至于围绕马克思的学术讨论,政治经济学是重点。部分原因在于MEGA2的第二部分基本出齐了,其根源却早在阿尔都塞1971年出版的《读〈资本论〉》中。英格·艾尔伯的《马克思在西部。1965年以来联邦德国的新马克思读本》一书的重点也在《资本论》。这种情况在扬·霍夫的《全球的马克思》(副标题是《自1965年以来国际马克思讨论的进展》)中得到继续发挥,其中主要反映了政治经济学的争论。[41]
希望未来能够对历史学家或当代史学家以及哲学家马克思有一定的倾斜。亨德里克·瓦拉特的文章《马克思思想中的概念颠倒》[42]在理论上刺激了关于异化概念的无尽讨论,这篇文章不仅考察了马克思的早期著作,而且还考察了他的全部著作,并将异化、物化和拜物教这几个概念分别归为颠倒这个上级概念的第一、第二和第三维度。总之,《1844年经济学哲学手稿》还远远没有得到彻底研究;现在又出版了很多新版本,有些还加了大量注释。[43]
尽管上述文章中的很多内容,即使马克思看了也肯定会摇头。

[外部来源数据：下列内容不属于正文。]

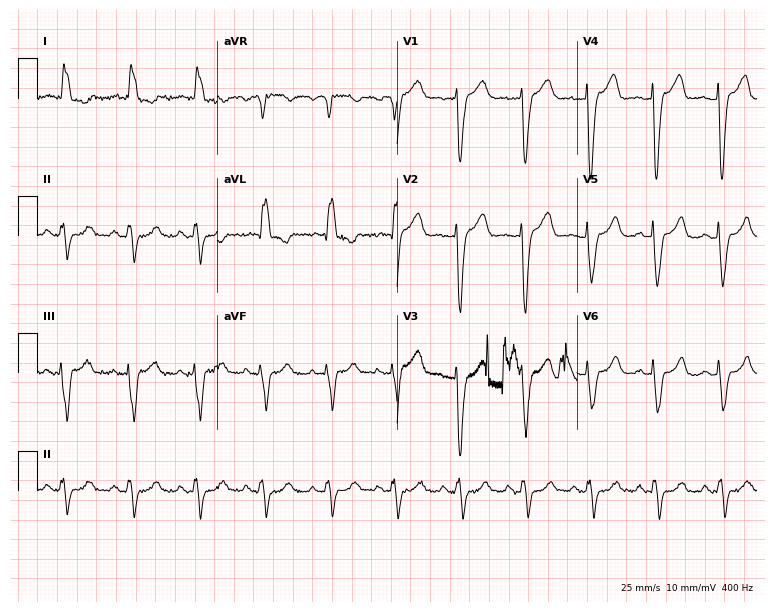
Resting 12-lead electrocardiogram. Patient: a female, 78 years old. The tracing shows left bundle branch block.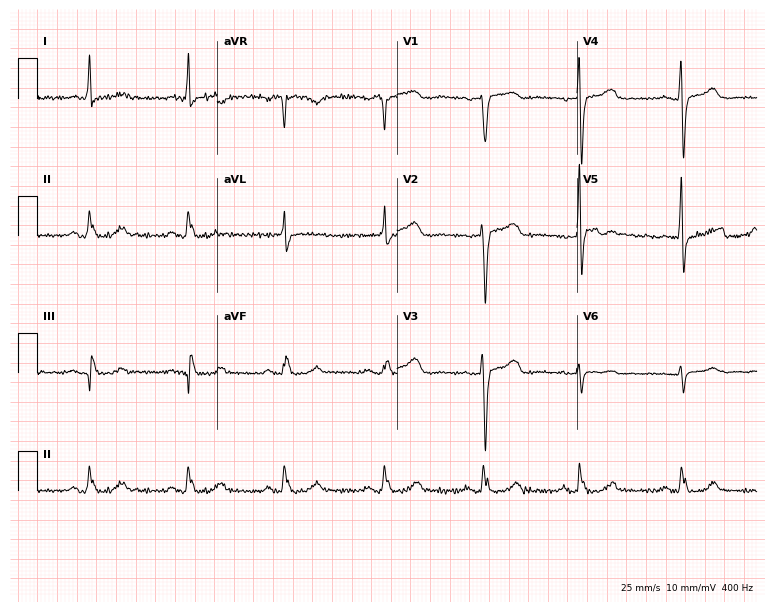
Resting 12-lead electrocardiogram. Patient: a female, 63 years old. None of these six findings is recorded: first-degree AV block, right bundle branch block (RBBB), left bundle branch block (LBBB), sinus bradycardia, atrial fibrillation (AF), sinus tachycardia. Other findings, if any, are not listed.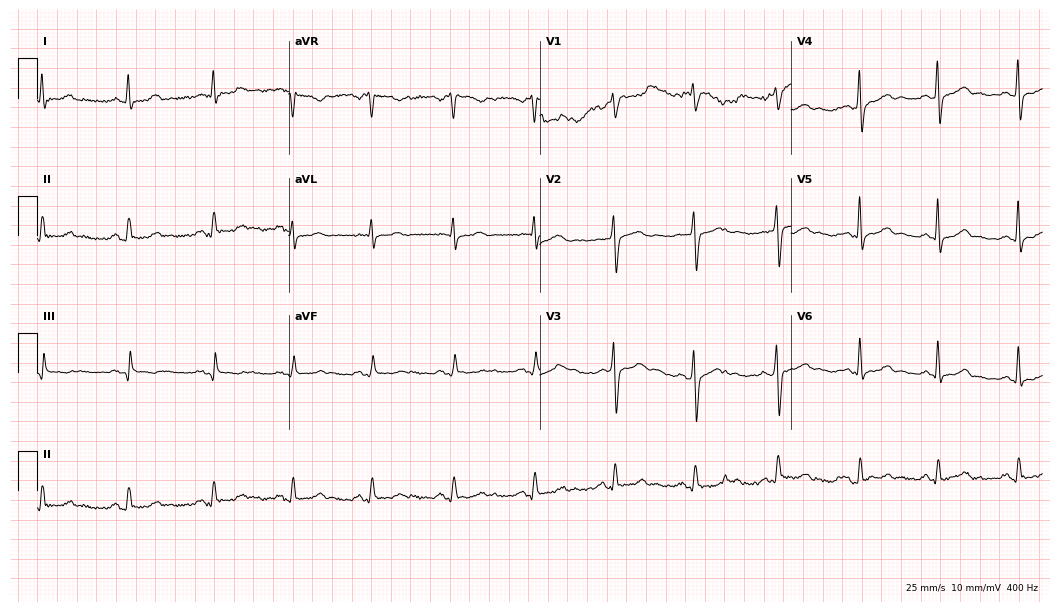
Electrocardiogram, a 31-year-old male patient. Overall reading on record: normal ECG.

比如说,什么也不能代替自由竞争;共产主义制度在原则上是不可能的;异化是现代性和自由的代价。但是,给我们的总体印象是对马克思著作进行了相当全面的研究。在这方面还有亮点,比如美因茨法哲学家格哈德·恩格尔在维腾堡争论中说的:“至于说到缩短工作日,那么马克思后来将缩短工作日视为一种经济制度的人性化的决定性标准。事实上:我并不知道还有更好的标准。但是这也意味着:像我们这样的社会没有能够避免周工作时间的(再度)增加和失业人数的(再度)上升的社会,马克思肯定也要指责它陷入了人道主义意义上的贫困化,因为很明显,人们还没有那么透彻地看透经济机制,以致不能继续减缓资本主义经济的人道主义偏瘫症。”[44]
在为当前患病的社会制度进行诊断时,人们日益以马克思为依托,科学界迟早会发现,马克思的著作还包含一种疗法。如果《共产党宣言》、《国际工人协会成立宣言》的马克思,《法兰西内战》即巴黎公社的马克思现在依然站在这些争论的幕后,那么这就不会使人感到不安了。这个革命的马克思还活在为资产阶级报纸撰写的数百篇文章中,活在数以千页计的对看上去冷僻的科学领域所做的摘录中。我们必须正确地阅读他的著作,努力理解他的全部著作的内在联系。我们必须放弃这样的想法:我们已经知道了马克思的重要的东西,一些摘录笔记不会带来什么具有颠覆性的新东西。这种想法是根本错误的。事实上,马克思的著作始终还是一块尚未发现的新大陆。经济伦理学家英格·皮斯在结束他的关于本文开头时所说的维腾堡会议的引论时说:“建设性地解读马克思在很多方面也许才刚刚开始。”[45]